Who would have thunk it?


Aegis is a legal addictive drug dealer. I have known several people that used/use their service. They don’t try and ween people off methadone. Instead, they look at every patient as a commodity that they don’t want to lose. They also don’t explain to patients that it is illegal to drive under the influence of methadone per the CHP. The funny thing is that people come and go from that place all day long driving their cars. Better to pay the popper and go through withdrawals for a week and tough it out. It won’t kill you.


The sad reality is, the government actually likes to have a certain amount of the population on drugs. They make a lot of money from heroin, cocaine etc… But not so much weed. Side-note.. how many CIA planes have crashed loaded with cocaine in the last 2 decades?


Other sad reality: A “drug” in South America completely cures Heroin and alcohol and other addictions, but is illegal here in the US: It’s called Ayahuasca:


https://www.youtube.com/watch?v=ScP2tIJJ2BA


Evidently, DMT/ayahuasca works wonders during the first year of recovery and is increasingly being used throughout the rest of the world. Also, kratom is great for initially weaning addicts off of opiates — but for some arbitrary reason the DEA just made that substance Schedule 1. It’s a shame because kratom does save a lot of lives. Paradoxically the alternative, buprenorphine and methadone (drugs prescribed in maintenance programs) are more addictive and have longer periods of withdrawal than the opioids the user is trying to kick in the first place. People on maintenance programs remain addicted, and a vast majority eventually fail.

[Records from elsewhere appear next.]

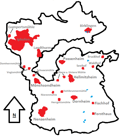 Karte: Ortsteile der Stadt Iphofen, Legende: schwarz- Gemeinde Iphofen, blau- Fluss Main, Seen, rot- besiedelte Fläche
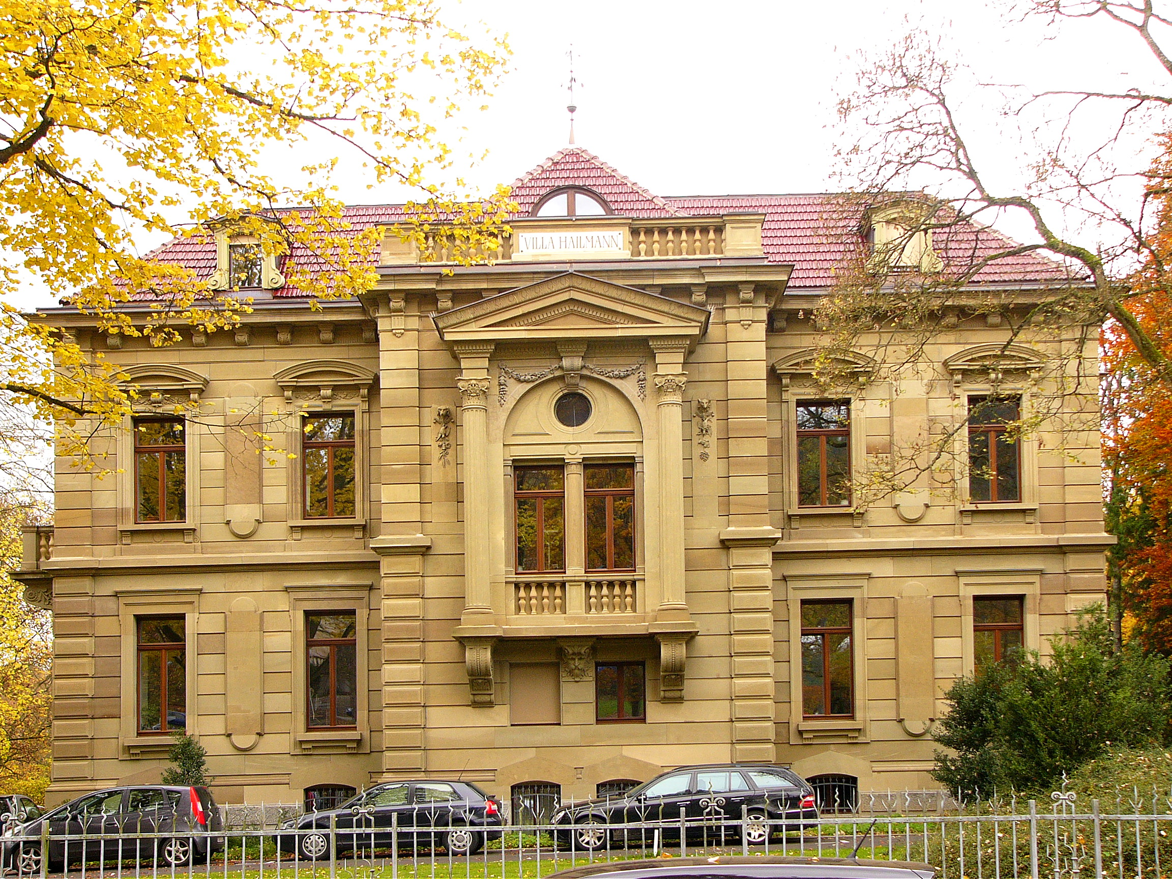 Ehemals Villa Hailmann; jetzt Wasserwirtschaftsamt, zweigeschossiger Sandsteinquaderbau mit abgeschnittenem Walmdach und Mittelrisaliten, der östliche mit Ädikulamotiv, in Formen der Neorenaissance, von Antony Krafft, 1901-03.This is a photograph of an architectural monument.
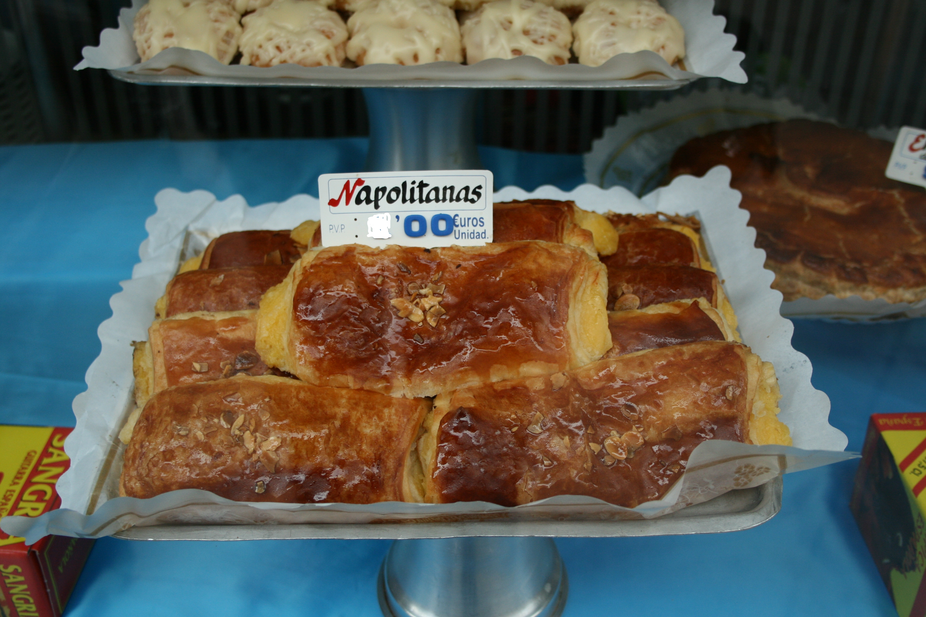 Napolitana
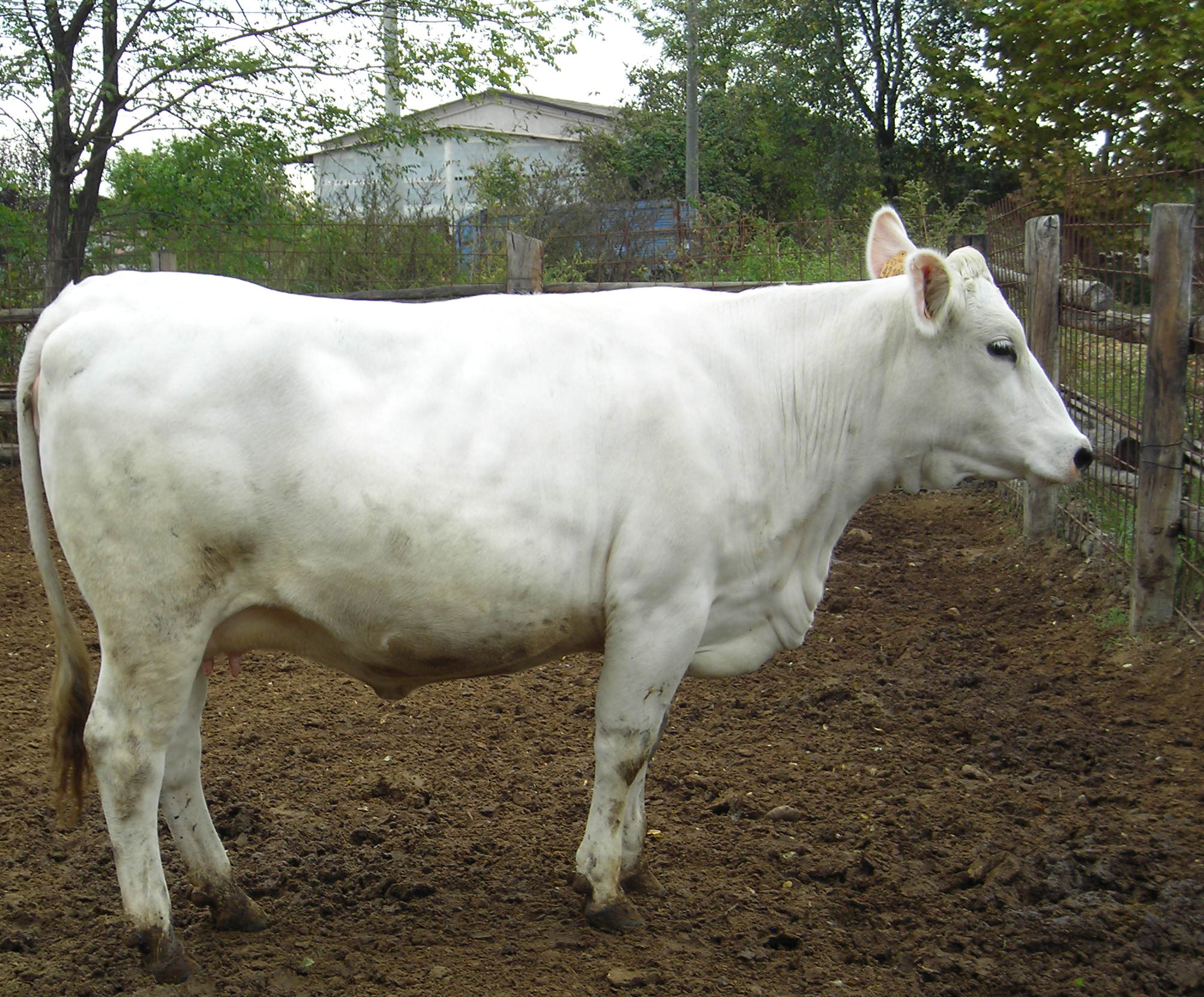 Manza di razza bovina Bianca Val Padana
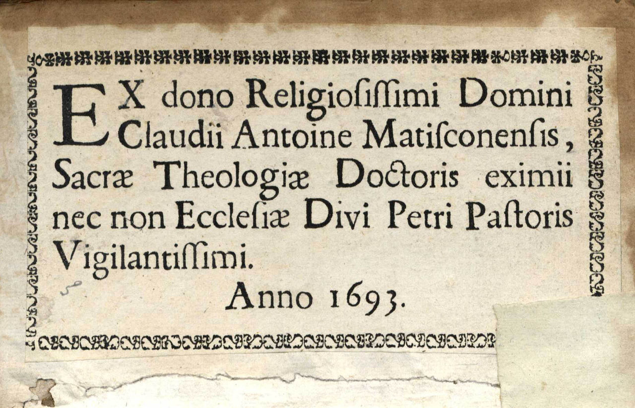 Exemple d'ex-dono imprimé. Ici, le prêtre Antoine Claude cède son livre au collège de Mâcon.
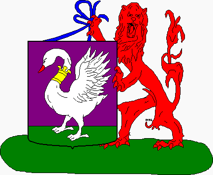 Gemeentewapen Zijpe
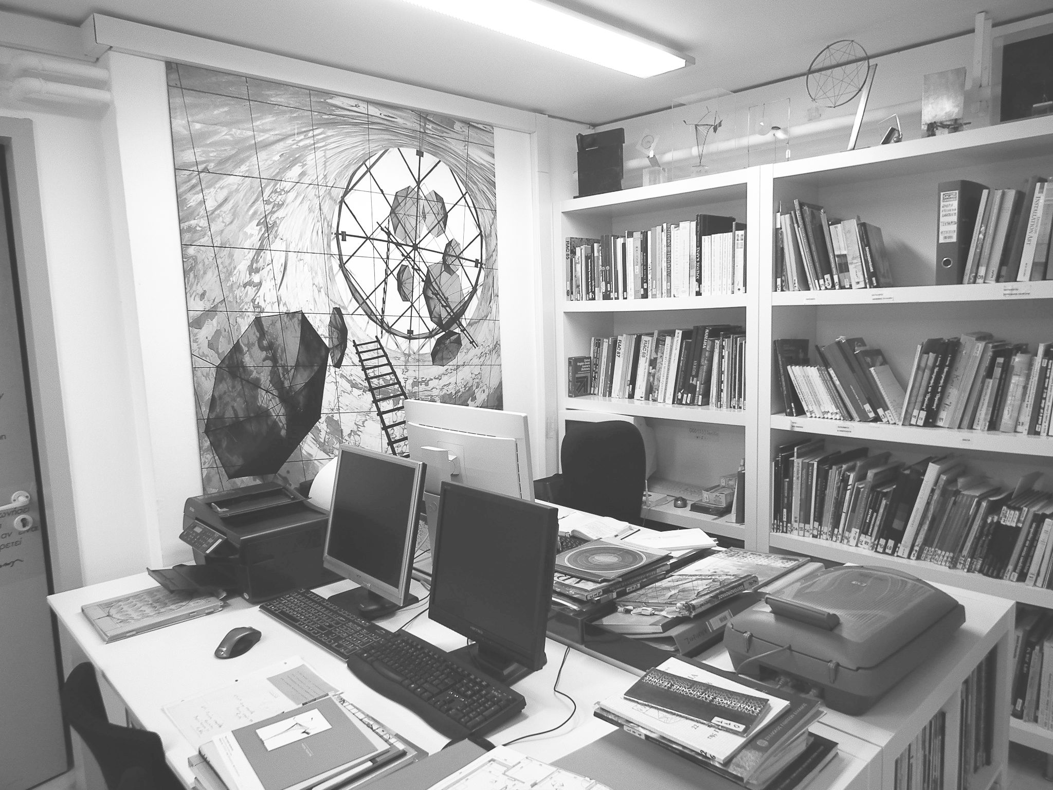 Άποψη του Ιδρύματος Γεωργίου Ζογγολόπουλου
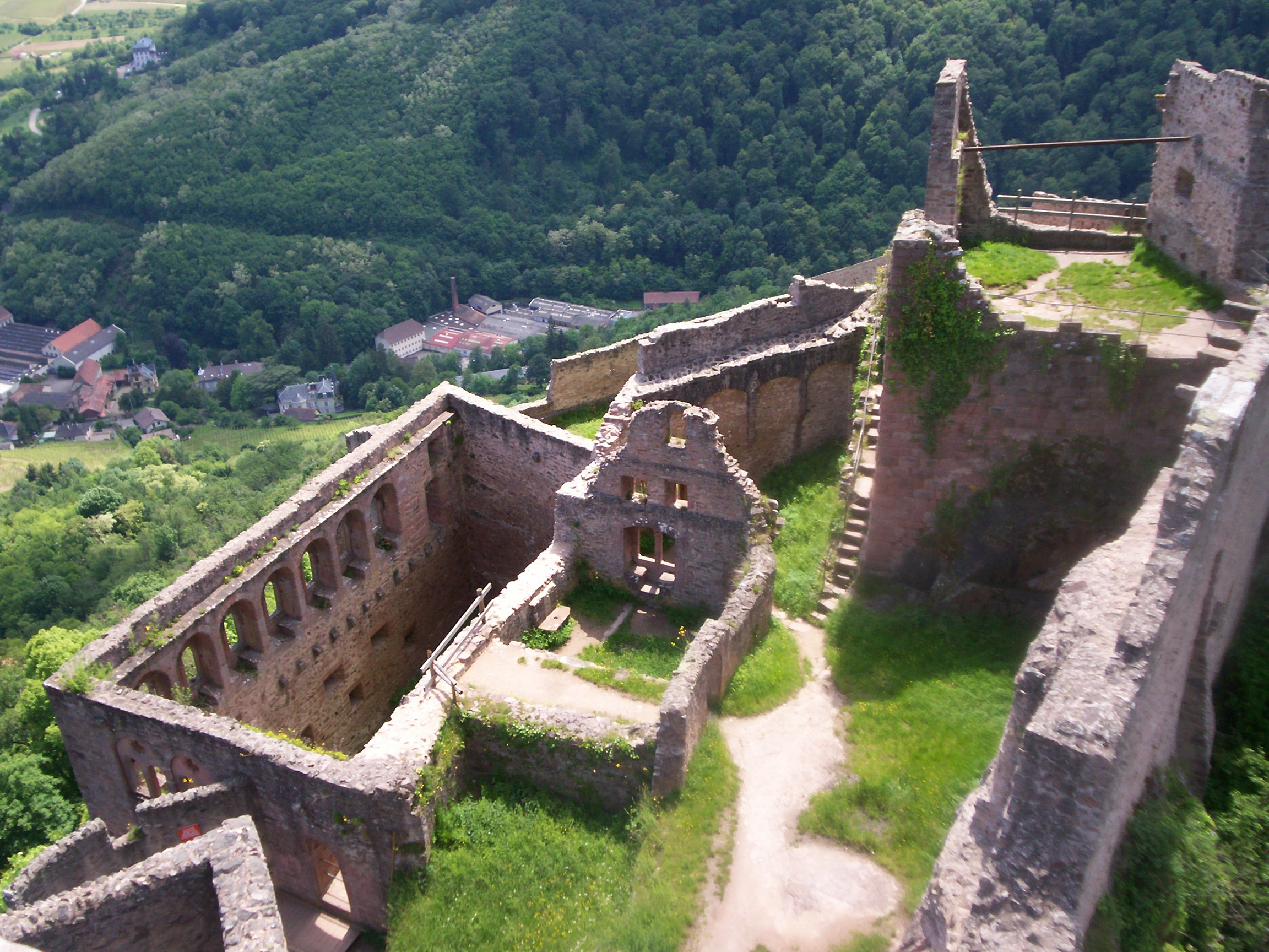 Château de Saint-Ulrich, près de Ribeauvillé, dans le Haut-Rhin : vue générale, du haut du donjon.
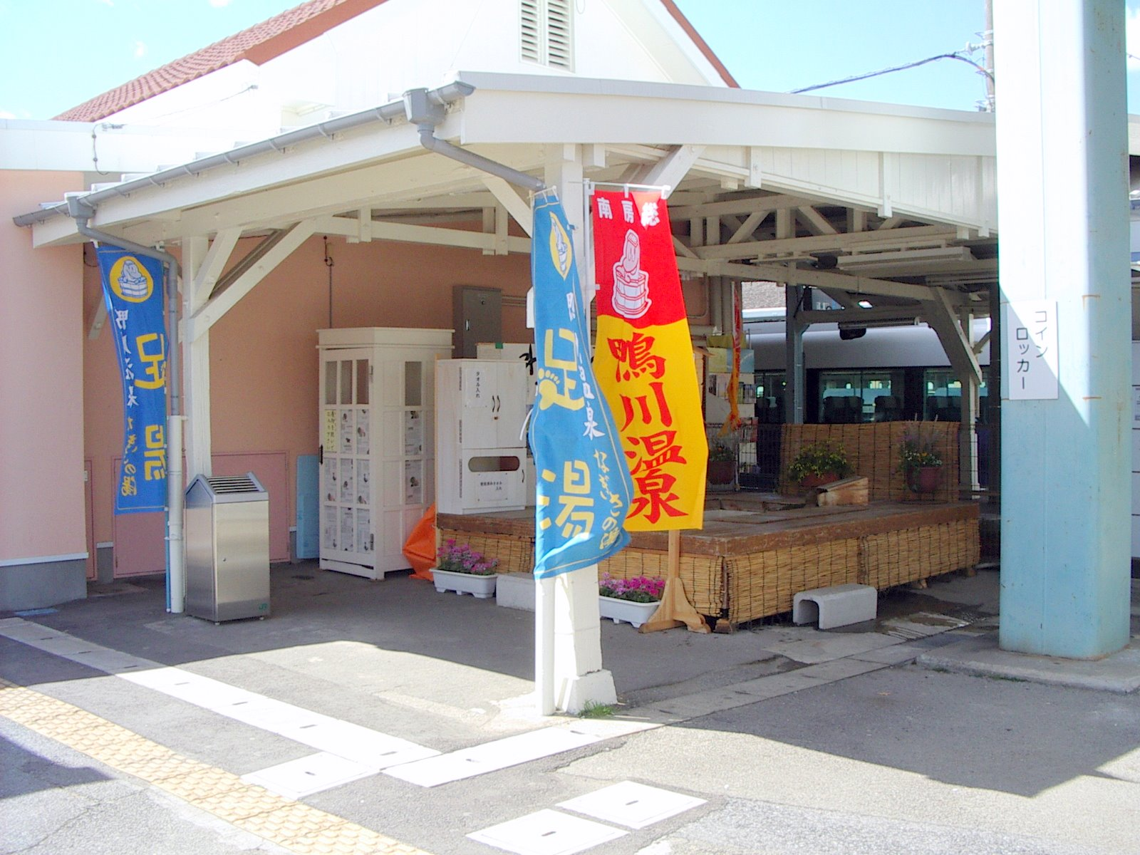 東日本旅客鉄道外房線、内房線安房鴨川駅にかつて存在した足湯。
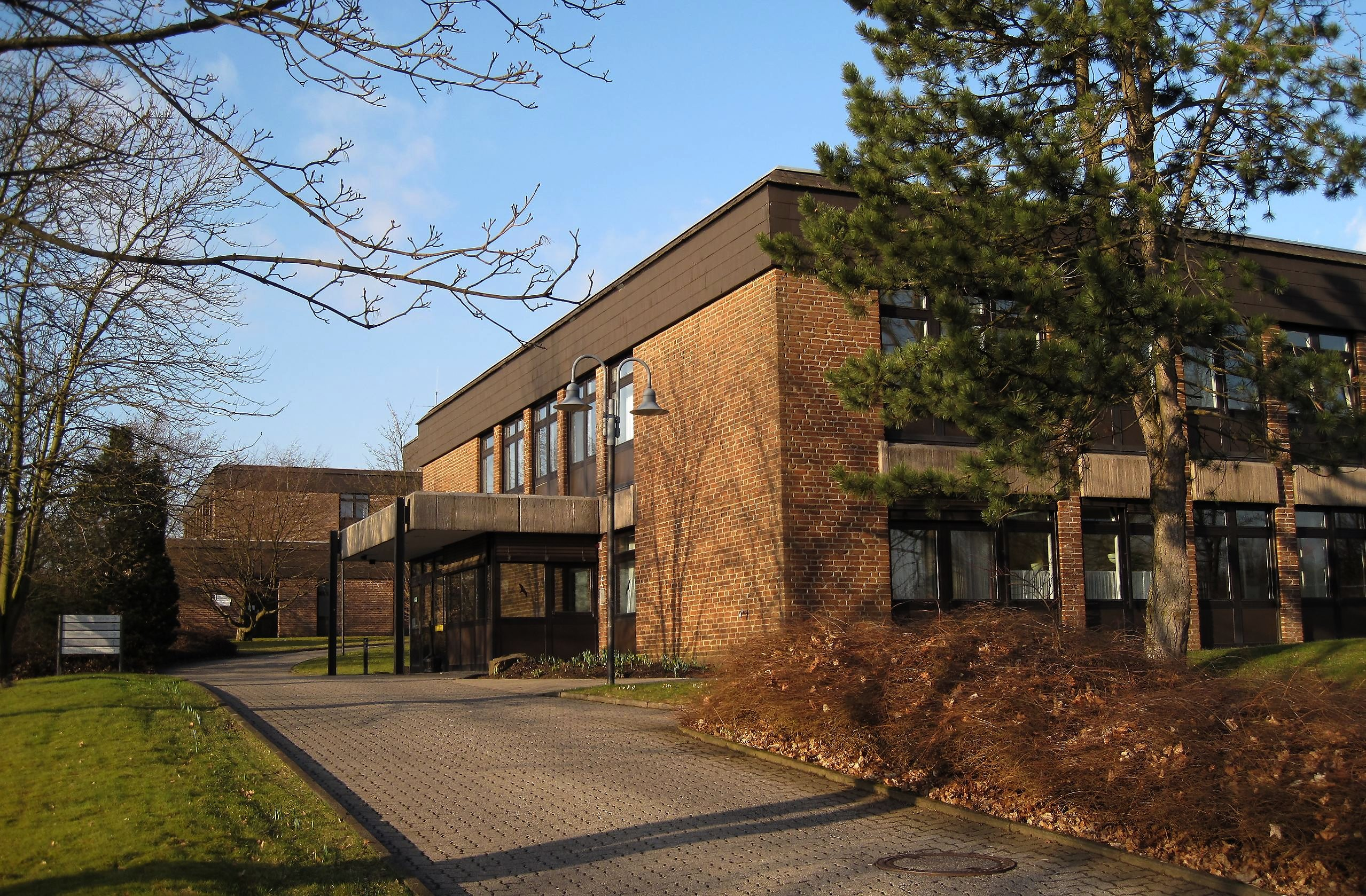 Eingangsbereich der Hans-Prinzhorn-Klinik in Hemer-Frönsberg.
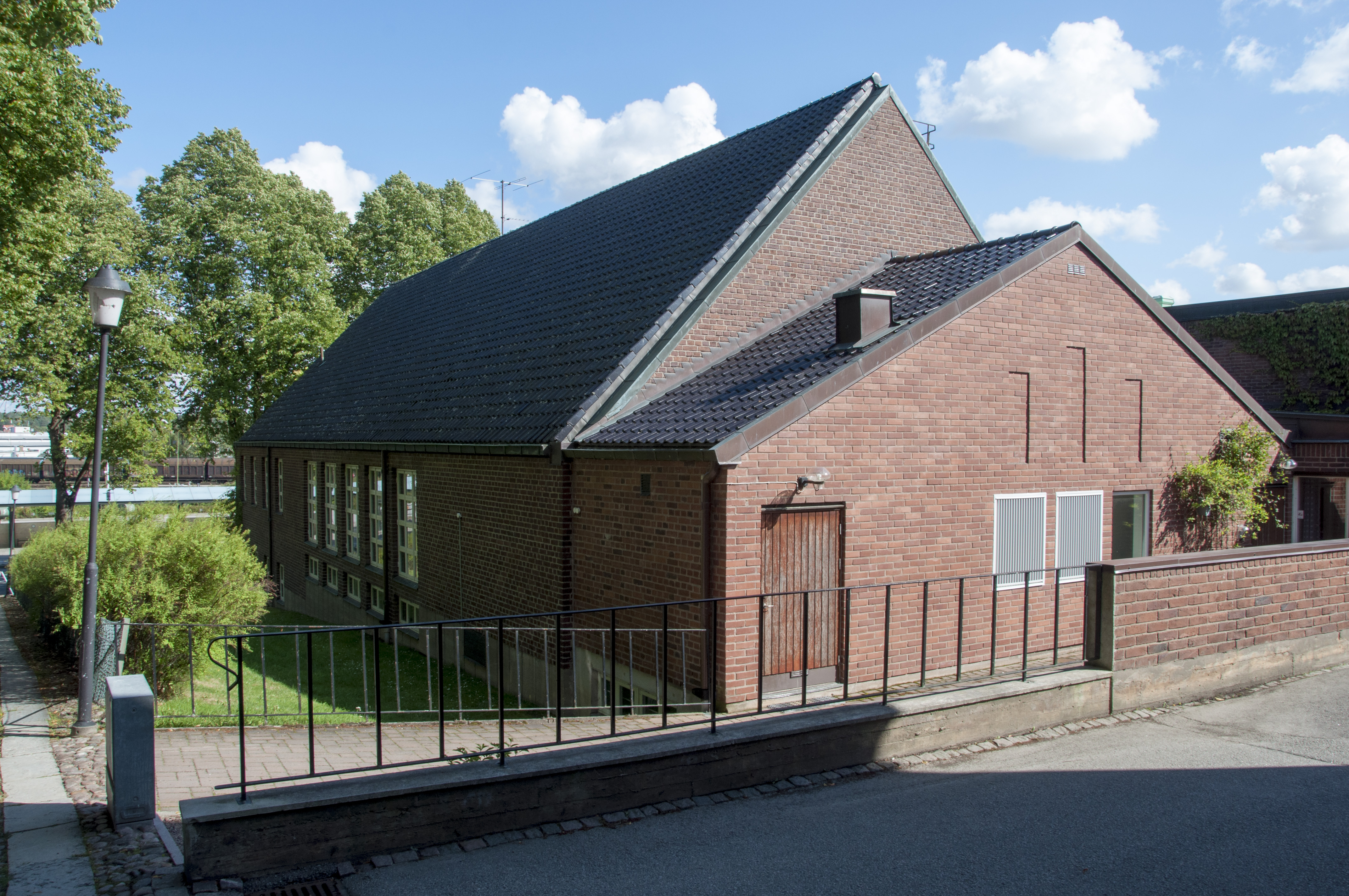 Församlingshemmet, Mariestad. Ritat av Gilbert Sultan 1959. Västra delen av Gunnar Selander och Lennart Sundling 1966.

As i’ve watched the war on drugs play out over the years i’ve become increasingly suspicious that it isn’t really designed to solve the problems at hand.


The whole “explosion” in Heroin is because of the low price and huge quantity coming into the country directly from Afghanistan.


Why did the production of Opium skyrocket shortly after the US invaded? Well, U.S. Soldiers now provide “security and resources” and guard over the poppy fields being grown by drug lords.


They pass this off as “the way it has always been, and part of the culture”.. But that was not the case before the US invasion.. Production is 40 Times what it was before the US invasion according to Russia (a nation with a serious heroin problem)


https://www.youtube.com/watch?v=ChIF6yvTL6k


It’s not a coincidence heroin use is exploding in the US and we have our soldiers guarding poppy fields in production land. It’s no “coincidence” that production is up 40X what it was the day before the first bombs started dropping.


Another herbal “WONDER DRUG”. Give us a break with the holistic herbal nonsense. Opioids create permanent changes in brain structure and function and there is no going back. An addict is always an addict but they can learn to live with addiction without taking drugs.


One of the main components of addiction is escapism. Unfortunately otherwise committed individuals are prone to relapse when times get tough because of human nature and how they’ve learned to deal with problems. The psychoactive effects of dmt provide the user with a strong (and safe) psychological reset —they examine their priorities and refocus on their commitment to sobriety. It’s not a magic bullet, but it does offer addicts quite a bit of help until they learn better problem-solving skills and until the chemicals in their head stabilize.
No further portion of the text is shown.